System power consumption is collected based on introduced power model and performed under various network scenarios. Figure 10 depicts power consumption comparison between baseline NoC and WNoC networks. Three different network size scenarios, including 100, 225, 400 cores (WNoC_100, WNoC_225, WNoC_400) and nine traffic patterns including random, 3tc0 to 3tc7 are compared. The results show WNoC has better power efficiency than its counterpart. WNoC architecture is superior because it utilizes long-distance wireless links to reduce latency. Packets go through less hops and access fewer FIFOs in WNoCs so that the overall power consumption decreases accordingly. Different network sizes result in the same conclusion where the improvement is up to 15 %. The saving is significant especially in traffic patterns with more long-distance transmission tasks such as 3tc4–3tc7 and in larger network sizes which manifest WNoC’s advantages. The cases of 3tc0–3tc3 demonstrate moderate improvement which is attributed to local traffic behaviors. By providing better power efficiency and enhanced transmission latency, adopting wireless links improves performance and energy consumption of tasks themselves. On the other hand, a shorter active time allows the system to enter the power-saving mode earlier to save energy for the rest of data transmission time.

Fig. 10
figure 10

Comparison of average power consumption in baseline NoC and WNoC networks

5 Conclusion

We developed a novel WNoC architecture which is composed of a hybrid wired and wireless network.
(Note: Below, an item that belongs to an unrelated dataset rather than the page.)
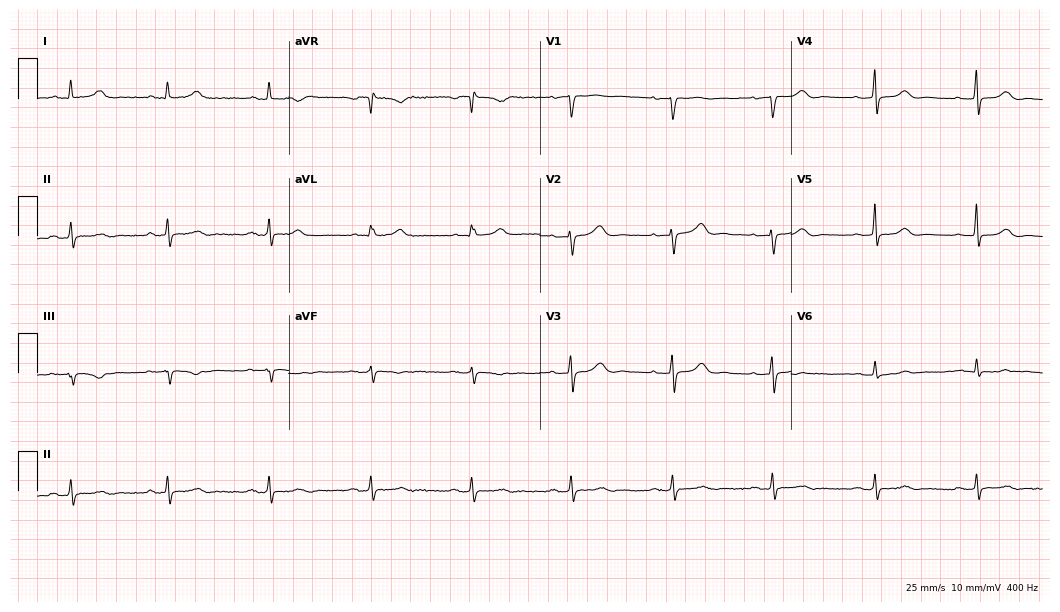
Resting 12-lead electrocardiogram. Patient: a female, 62 years old. Read as a normal ECG.

An intelligent routing algorithm was devised to balance the utilization of two networks so that network congestion is avoided. We employed virtual channels in WNoC architecture to ensure deadlock-free routing. It is also shown that applying SA optimization techniques can effectively find optimal locations for wireless routers so that inter-node distance is minimized. By applying long-distance wireless links to bypass wired multi-hop communications, simulation results demonstrated that communication latency and overall network throughput were improved. Evaluation of hardware cost and power consumption also shows the feasibility of WNoC architecture.